Oliver Vujović, the Secretary General of the South East Europe Media Organisation, said: "The accusations against Vardanian of high treason due to critical reporting are unacceptable... SEEMO urges the Ministry of Security in Tiraspol to withdraw the charges and the prison sentence. SEEMO would also like to remind the Ministry of Security in Tiraspol that an open media environment, allowing for the free flow of information, is a fundamental principle of any democratic society."

"Reporters Without Borders reiterates its dismay about Vardanean's detention and treatment and calls for his release. In the meantime, it urges the authorities to allow him to see his lawyer, so that the proceedings can start running along legal lines."

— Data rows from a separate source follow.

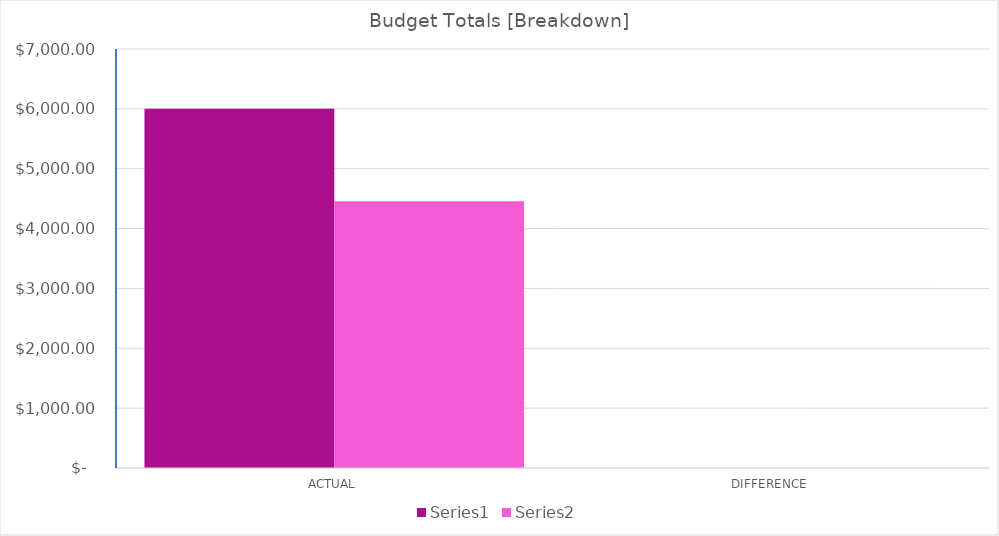
| Category | Series 0 | Series 1 |
|---|---|---|
| ACTUAL | 6000 | 4455.63 |
| DIFFERENCE | 0 | 0 |
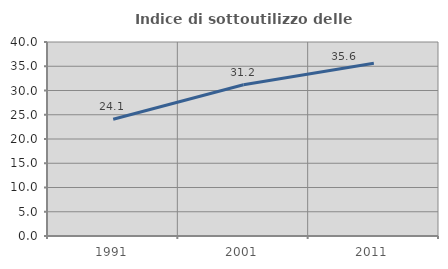
| Category | Indice di sottoutilizzo delle abitazioni  |
|---|---|
| 1991.0 | 24.074 |
| 2001.0 | 31.183 |
| 2011.0 | 35.638 |
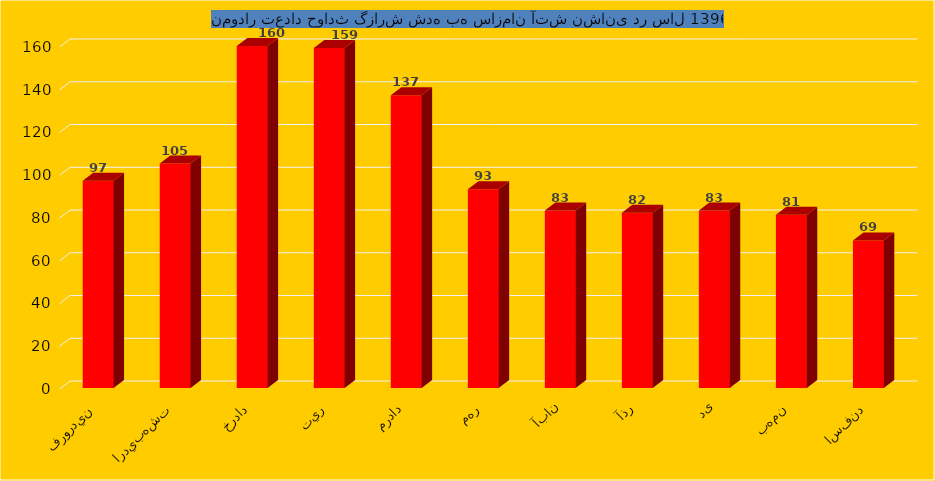
| Category | Series 0 |
|---|---|
| فروردين | 97 |
| ارديبهشت | 105 |
| خرداد | 160 |
| تير  | 159 |
| مرداد | 137 |
| مهر | 93 |
| آبان | 83 |
| آذر | 82 |
| دی | 83 |
| بهمن | 81 |
| اسفند | 69 |

The Committee to Protect Journalists "calls for Ernest Vardanian’s release": "the farcical footage aired on the local state television proves nothing else but the pressure to which this journalist has been subjected".

"I am asking the High Representative for Foreign Affairs and the EU Head of Delegation to Moldova to act urgently for the immediate release of the detained journalist" said Traian Ungureanu in the European Parliament on 19 May 2010. Another member of the European Parliament, Cristian Preda, explained: "I would like to say that this action is used by the authorities in Tiraspol to intimidate Chişinău at a time when the new government which took office after last year's elections would like to move closer to the European Union and also resolve the Transnistrian conflict. I am calling for the immediate, unconditional release of the journalist Ernest Vardanian, and I urge the authorities in the self-proclaimed Republic of Transnistria to make a move towards Chişinău to resolve the conflict there."

Ernest Vardanean and Ilie Cazac were visited on 4 August 2010 in jail by the head of the Organization for Security and Co-operation in Europe's mission to Moldova, Philip Remmler. Ilie Cazac, 24, was arrested by Transdniester police on 22 March 2010 in his hometown, Bender, on charges of spying for Moldova.

At the beginning of August 2010, civil activists in the Armenian city of Gyumri have started to collect signatures demanding the release of Vardanean.

== Release ==
In May 2011 Igor Smirnov signed a decree saying that Vardanean could be released from prison. After that, Ernest Vardanean and his family moved to Chișinău, where he is a university lecturer and blogger.